Gratitude is too cheap to offer in exchange for what these cultural strategists, artists, cultural workers, and resource-sharers have given to us. So more than gratitude, I offer a personal commitment to realize, synthesize, and build upon these truths. I offer this to Maria Cherry Rangel and Sage Crump, our Consultants and Cultural Strategists; Eddie Masonet, Seraah Oose, Tatiana Gil, Letta Neeley, Tonasia Jones, Danny Harris, our Cohort Members; Micah Rosegrant, Pascale Florestal, mei ann teo, Herukuti, Justice Williams, Sharon Bridgeforth, Rebecca Mwase, Nia Faulk, Ty Defoe, Muthi Reed, JD Stokely, and Billy Dean Thomas, our Interviewees and survey participants.

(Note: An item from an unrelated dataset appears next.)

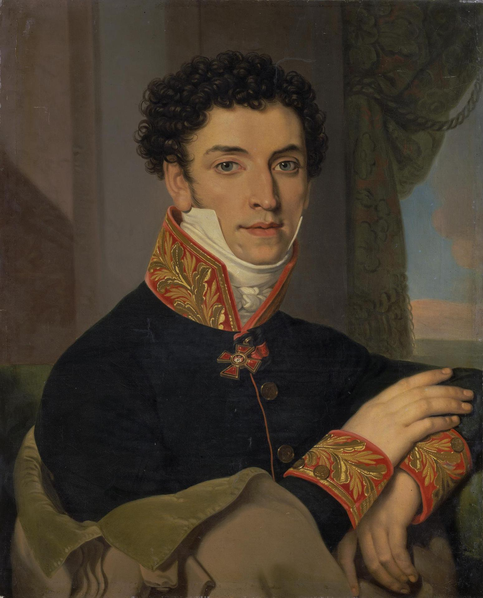 Николай Петрович Новосильцев (1789-1856)

Additionally, I would like to show my appreciation for The Theater Offensive’s staff and board, both past and present, and to our funders: The Herman and Frieda L. Miller Foundation, the Barr Foundation, the Boston Cultural Council, the Massachusetts Cultural Council, the Boston Mayor's Office of Arts and Culture, the National Performance Network, the New England Foundation for the Arts, and the Poss Family Foundation, whose financial support enhanced the value of these offerings.
Finally, I invite you, our growing family of artists, youth, community stewards, funders, and curious minds, to do what adrienne marie brown always summons us to do: understand that what you will experience in the following pages was offered in love. We all have the opportunity to get into the "right relationship" with these aesthetics offerings and the transformative work of The Theater Offensive.